#### [The task]
All of the data below must be reproduced word for word, but without its images.

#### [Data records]
#####

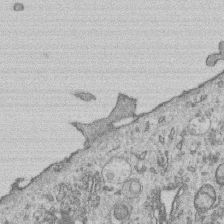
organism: Human
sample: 1205lu cells
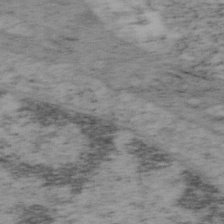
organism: Mouse
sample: OT-I killer T cells with ID8 ovarian cancer cells
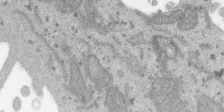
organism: Human
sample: Lung epithelial cells infected with SARS-CoV-2
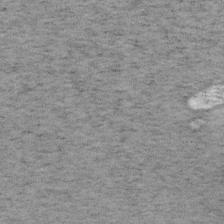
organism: Mouse
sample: OT-I killer T cells with ID8 ovarian cancer cells
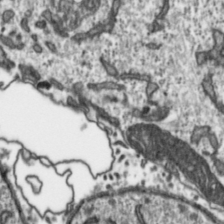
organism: Toxoplasma gondii
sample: Parasites in a vacuole inside a host cell
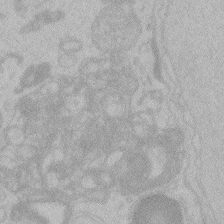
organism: Zebrafish
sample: Macrophage infected with Toxoplasma gondii
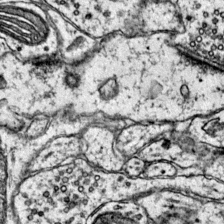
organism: Mouse
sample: Primary visual cortex
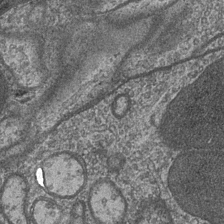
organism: Drosophila
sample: Optic medulla
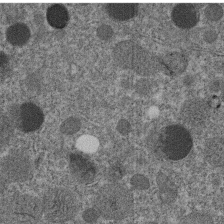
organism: C. elegans
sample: C. elegans embryo early stage
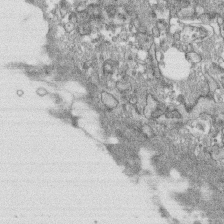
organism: Human
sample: CRL-1474
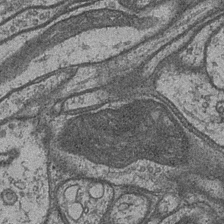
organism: Drosophila
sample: Optic medulla
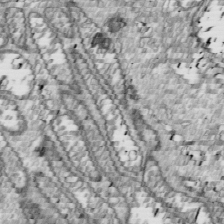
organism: Drosophila
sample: Cell division; meiosis; drosophila spermatocytes
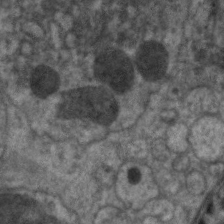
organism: C. elegans
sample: Pharynx
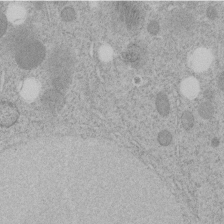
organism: C. elegans
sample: C. elegans embryo early stage
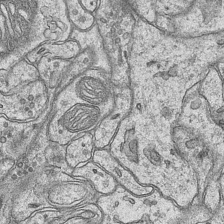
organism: Mouse
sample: CA1 Hippocampus
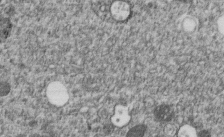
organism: C. elegans
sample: C. elegans embryo early stage
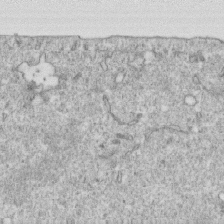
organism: Mouse
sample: Activated OT-1 CD8+ T cells
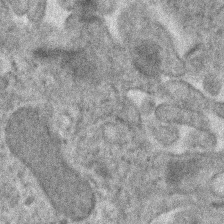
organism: Human
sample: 1205lu cells
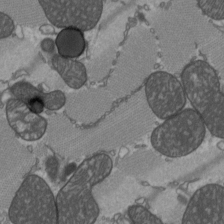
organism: C57BL Mouse
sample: Heart
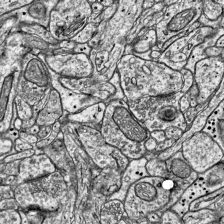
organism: Mouse
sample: Visual Cortex
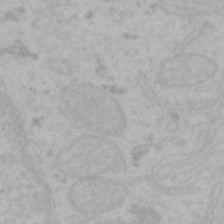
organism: Mouse
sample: Choroid plexus
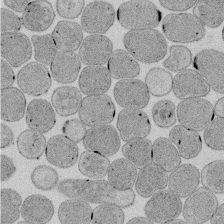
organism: E. coli
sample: Bacterial nucleoid
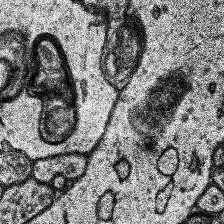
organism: Human
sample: Temporal Lobe
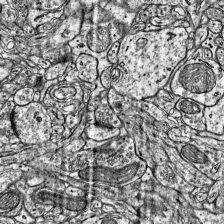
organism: Mouse
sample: Visual Cortex
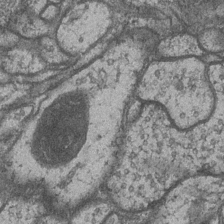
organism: Drosophila
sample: Optic medulla
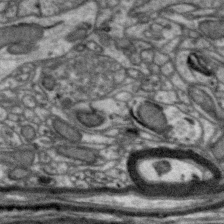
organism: Zebra finch
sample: Brain
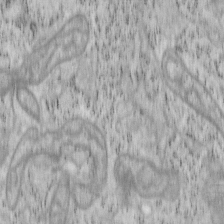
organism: Human
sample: HeLa cells
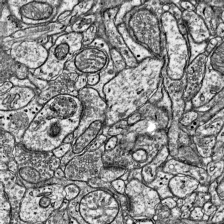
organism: Mouse
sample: Visual Cortex
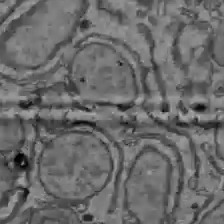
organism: C57BL Mouse
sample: Liver
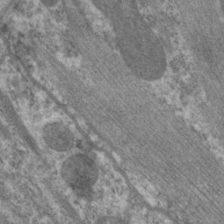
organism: C. elegans
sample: Pharynx
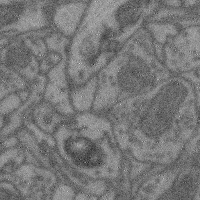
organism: Mouse
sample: Cerebral cortex
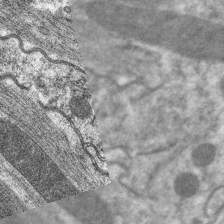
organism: C. elegans
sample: Pharynx
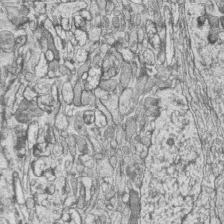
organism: Zebrafish
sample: synaptic ribbons in rod cells and cone cells
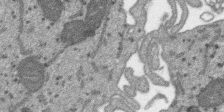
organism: Human
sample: Lung epithelial cells infected with SARS-CoV-2
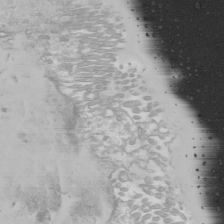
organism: Mouse
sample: Cilia; mouse epididymis
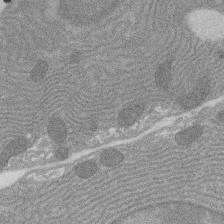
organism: Rat
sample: Salivary granule
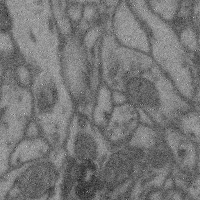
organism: Mouse
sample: Cerebral cortex
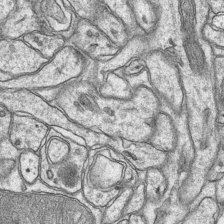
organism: Mouse
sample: CA1 Hippocampus
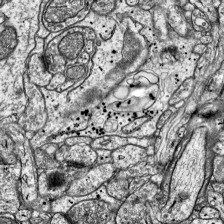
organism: Mouse
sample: Visual Cortex
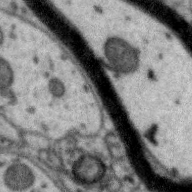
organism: Zebra finch
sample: Brain
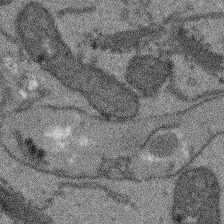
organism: Arabidopsis thaliana
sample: Root tip
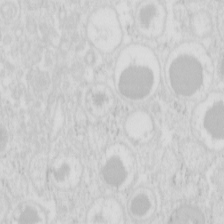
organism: Mouse
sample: Pancreas
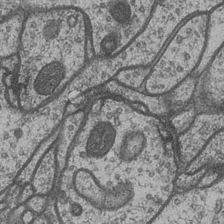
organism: Drosophila
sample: Optic medulla
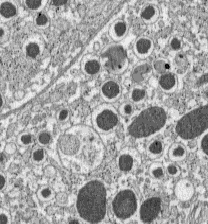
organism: C57BL Mouse
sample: Pancreatic islet
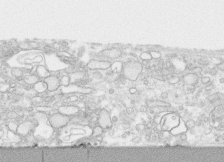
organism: Human
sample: CRL-1474
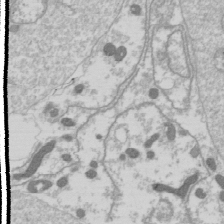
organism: Drosophila
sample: Cell division; meiosis; drosophila spermatocytes
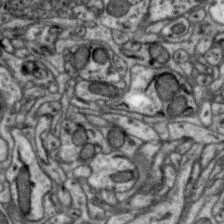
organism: Zebra finch
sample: Brain
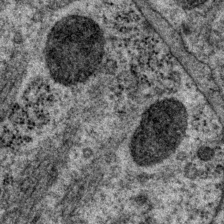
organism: P. pacificus
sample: Pharynx
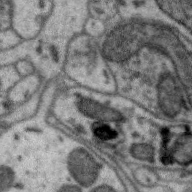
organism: Zebra finch
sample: Brain
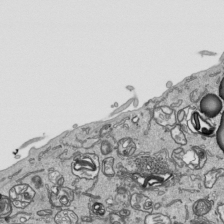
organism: Human
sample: Mitochondria in HCT116 cells
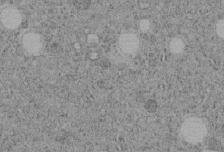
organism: C. elegans
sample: C. elegans embryo early stage
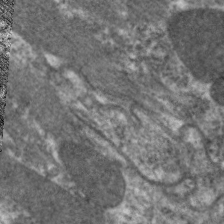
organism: C. elegans
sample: Pharynx
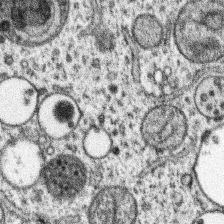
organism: Human
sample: HeLa cells
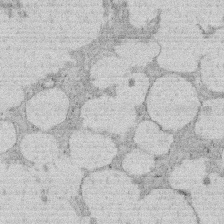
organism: Rat
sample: Salivary granule
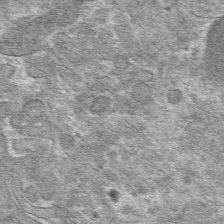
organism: Mouse
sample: Mouse hepatocytes
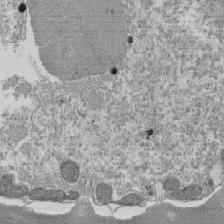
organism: Tetrahymena
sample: Cilia in tetrahymena
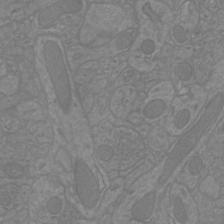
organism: Mouse
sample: Cortical neurons
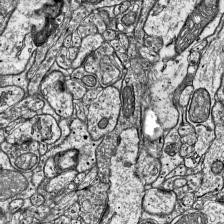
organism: Mouse
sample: Visual Cortex
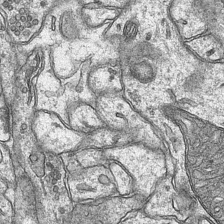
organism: Mouse
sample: CA1 Hippocampus
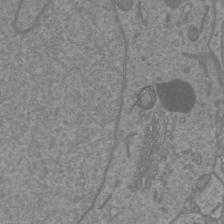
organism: Mouse
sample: Cortical neurons
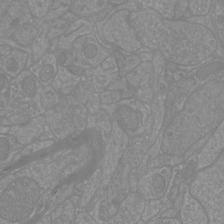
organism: Mouse
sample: Cortical neurons
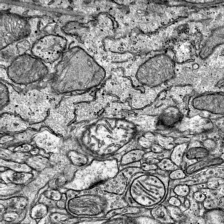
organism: Mouse
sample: Visual Cortex
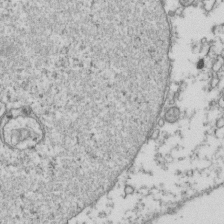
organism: Human
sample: Activated Jurkat CD4+ T cells
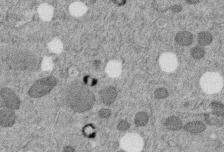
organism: C. elegans
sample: C. elegans embryo early stage
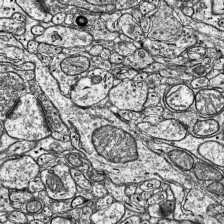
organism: Mouse
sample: Visual Cortex
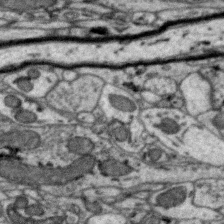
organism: Zebra finch
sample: Brain
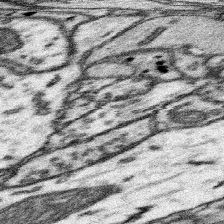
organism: Mouse
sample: Somatosensory cortex neuropil
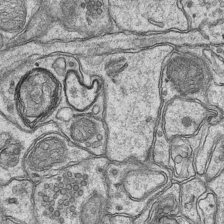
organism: Mouse
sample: CA1 Hippocampus
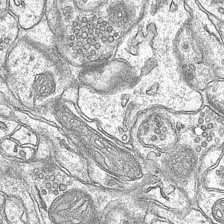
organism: Mouse
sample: CA1 Hippocampus
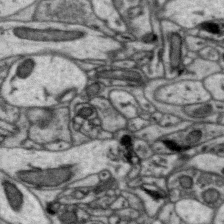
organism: Zebra finch
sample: Brain
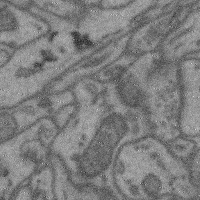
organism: Mouse
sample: Cerebral cortex
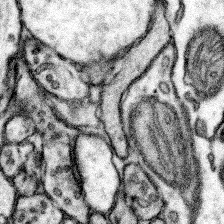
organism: Mouse
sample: Somatosensory cortex neuropil
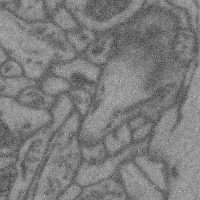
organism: Mouse
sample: Cerebral cortex
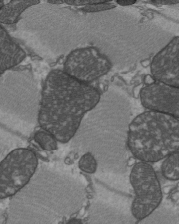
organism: C57BL Mouse
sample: Heart
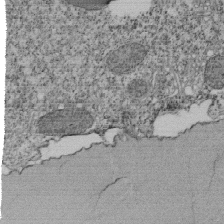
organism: Tetrahymena
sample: Cilia in tetrahymena
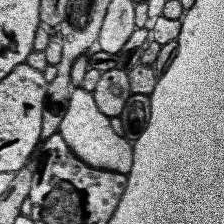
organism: Human
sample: Temporal Lobe
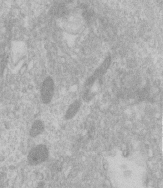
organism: Human
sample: Centriole in RPE cells
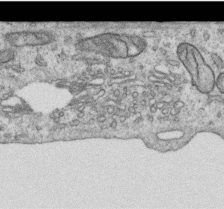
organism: Human
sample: Centriole in RPE cells
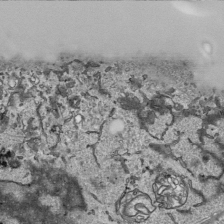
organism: Human
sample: Mitochondria in HCT116 cells
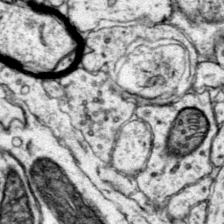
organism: Mouse
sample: Primary visual cortex
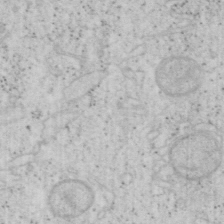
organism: Human
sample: HeLa cells
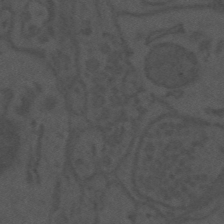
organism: Mouse
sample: Suprachiasmatic nucleus
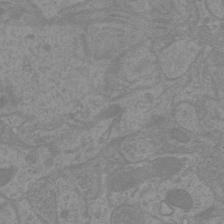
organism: Mouse
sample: Cortical neurons
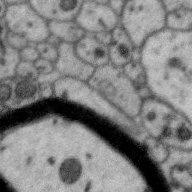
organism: Zebra finch
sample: Brain
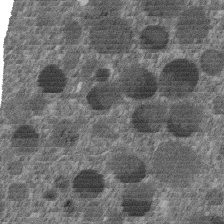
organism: C. elegans
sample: C. elegans embryo early stage
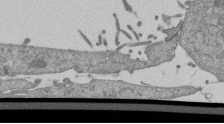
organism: Mouse
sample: ED-1 cell nuclei; centrioles
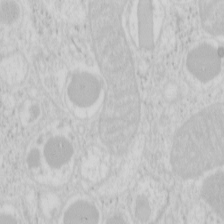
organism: Mouse
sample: Pancreas
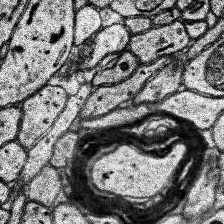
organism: Human
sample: Temporal Lobe
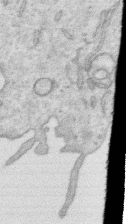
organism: Human
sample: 1205lu cells
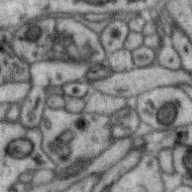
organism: Zebra finch
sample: Brain
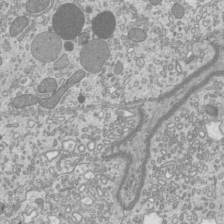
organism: Mouse
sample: Cilia; mouse epididymis
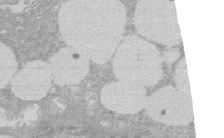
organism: Rat
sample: Salivary granule
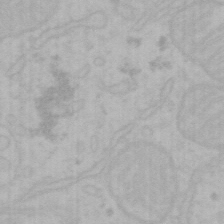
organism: Mouse
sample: Choroid plexus
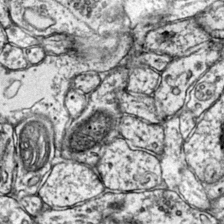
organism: Mouse
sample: Primary visual cortex
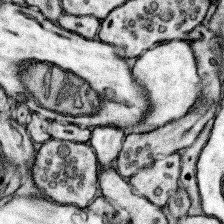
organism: Mouse
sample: Somatosensory cortex neuropil
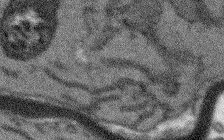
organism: Arabidopsis thaliana
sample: Root tip
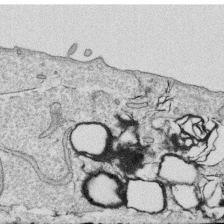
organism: Human
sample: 1205lu cells
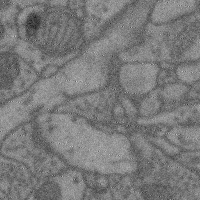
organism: Mouse
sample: Cerebral cortex
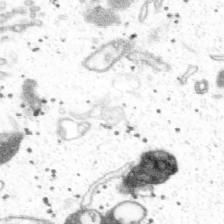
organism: Human
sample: HeLa cells
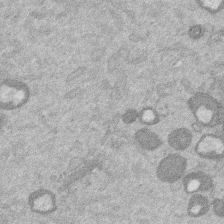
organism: Mouse
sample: Dividing mouse embryo 1 cell stage
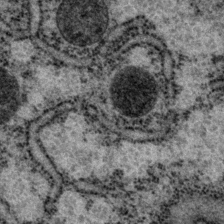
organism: P. pacificus
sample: Pharynx
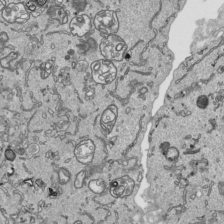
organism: Human
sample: Mitochondria in HCT116 cells
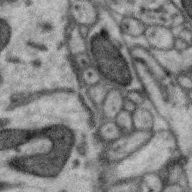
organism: Zebra finch
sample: Brain
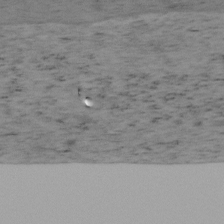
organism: Mouse
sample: OT-I killer T cells with ID8 ovarian cancer cells
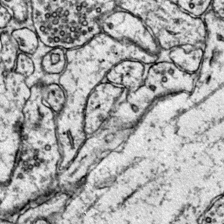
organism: Mouse
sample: Primary visual cortex
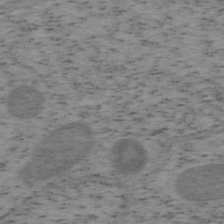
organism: Mouse
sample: OT-I killer T cells with ID8 ovarian cancer cells
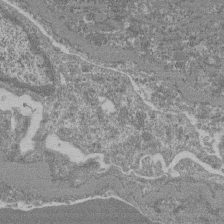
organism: Mouse
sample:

#####

#### [Exercise response]
organism: Human
sample: 1205lu cells
organism: Mouse
sample: OT-I killer T cells with ID8 ovarian cancer cells
organism: Human
sample: Lung epithelial cells infected with SARS-CoV-2
organism: Mouse
sample: OT-I killer T cells with ID8 ovarian cancer cells
organism: Toxoplasma gondii
sample: Parasites in a vacuole inside a host cell
organism: Zebrafish
sample: Macrophage infected with Toxoplasma gondii
organism: Mouse
sample: Primary visual cortex
organism: Drosophila
sample: Optic medulla
organism: C. elegans
sample: C. elegans embryo early stage
organism: Human
sample: CRL-1474
organism: Drosophila
sample: Optic medulla
organism: Drosophila
sample: Cell division; meiosis; drosophila spermatocytes
organism: C. elegans
sample: Pharynx
organism: C. elegans
sample: C. elegans embryo early stage
organism: Mouse
sample: CA1 Hippocampus
organism: C. elegans
sample: C. elegans embryo early stage
organism: Mouse
sample: Activated OT-1 CD8+ T cells
organism: Human
sample: 1205lu cells
organism: C57BL Mouse
sample: Heart
organism: Mouse
sample: Visual Cortex
organism: Mouse
sample: Choroid plexus
organism: E. coli
sample: Bacterial nucleoid
organism: Human
sample: Temporal Lobe
organism: Mouse
sample: Visual Cortex
organism: Drosophila
sample: Optic medulla
organism: Zebra finch
sample: Brain
organism: Human
sample: HeLa cells
organism: Mouse
sample: Visual Cortex
organism: C57BL Mouse
sample: Liver
organism: C. elegans
sample: Pharynx
organism: Mouse
sample: Cerebral cortex
organism: C. elegans
sample: Pharynx
organism: Zebrafish
sample: synaptic ribbons in rod cells and cone cells
organism: Human
sample: Lung epithelial cells infected with SARS-CoV-2
organism: Mouse
sample: Cilia; mouse epididymis
organism: Rat
sample: Salivary granule
organism: Mouse
sample: Cerebral cortex
organism: Mouse
sample: CA1 Hippocampus
organism: Mouse
sample: Visual Cortex
organism: Zebra finch
sample: Brain
organism: Arabidopsis thaliana
sample: Root tip
organism: Mouse
sample: Pancreas
organism: Drosophila
sample: Optic medulla
organism: C57BL Mouse
sample: Pancreatic islet
organism: Human
sample: CRL-1474
organism: Drosophila
sample: Cell division; meiosis; drosophila spermatocytes
organism: Zebra finch
sample: Brain
organism: P. pacificus
sample: Pharynx
organism: Zebra finch
sample: Brain
organism: Human
sample: Mitochondria in HCT116 cells
organism: C. elegans
sample: C. elegans embryo early stage
organism: C. elegans
sample: Pharynx
organism: Human
sample: HeLa cells
organism: Rat
sample: Salivary granule
organism: Mouse
sample: Mouse hepatocytes
organism: Tetrahymena
sample: Cilia in tetrahymena
organism: Mouse
sample: Cortical neurons
organism: Mouse
sample: Visual Cortex
organism: Mouse
sample: CA1 Hippocampus
organism: Mouse
sample: Cortical neurons
organism: Mouse
sample: Cortical neurons
organism: Mouse
sample: Visual Cortex
organism: Human
sample: Activated Jurkat CD4+ T cells
organism: C. elegans
sample: C. elegans embryo early stage
organism: Mouse
sample: Visual Cortex
organism: Zebra finch
sample: Brain
organism: Mouse
sample: Somatosensory cortex neuropil
organism: Mouse
sample: CA1 Hippocampus
organism: Mouse
sample: CA1 Hippocampus
organism: Zebra finch
sample: Brain
organism: Mouse
sample: Cerebral cortex
organism: Mouse
sample: Somatosensory cortex neuropil
organism: Mouse
sample: Cerebral cortex
organism: C57BL Mouse
sample: Heart
organism: Tetrahymena
sample: Cilia in tetrahymena
organism: Human
sample: Temporal Lobe
organism: Human
sample: Centriole in RPE cells
organism: Human
sample: Centriole in RPE cells
organism: Human
sample: Mitochondria in HCT116 cells
organism: Mouse
sample: Primary visual cortex
organism: Human
sample: HeLa cells
organism: Mouse
sample: Suprachiasmatic nucleus
organism: Mouse
sample: Cortical neurons
organism: Zebra finch
sample: Brain
organism: C. elegans
sample: C. elegans embryo early stage
organism: Mouse
sample: ED-1 cell nuclei; centrioles
organism: Mouse
sample: Pancreas
organism: Human
sample: Temporal Lobe
organism: Human
sample: 1205lu cells
organism: Zebra finch
sample: Brain
organism: Mouse
sample: Cilia; mouse epididymis
organism: Rat
sample: Salivary granule
organism: Mouse
sample: Choroid plexus
organism: Mouse
sample: Primary visual cortex
organism: Mouse
sample: Somatosensory cortex neuropil
organism: Arabidopsis thaliana
sample: Root tip
organism: Human
sample: 1205lu cells
organism: Mouse
sample: Cerebral cortex
organism: Human
sample: HeLa cells
organism: Mouse
sample: Dividing mouse embryo 1 cell stage
organism: P. pacificus
sample: Pharynx
organism: Human
sample: Mitochondria in HCT116 cells
organism: Zebra finch
sample: Brain
organism: Mouse
sample: OT-I killer T cells with ID8 ovarian cancer cells
organism: Mouse
sample: Primary visual cortex
organism: Mouse
sample: OT-I killer T cells with ID8 ovarian cancer cells
organism: Mouse
sample:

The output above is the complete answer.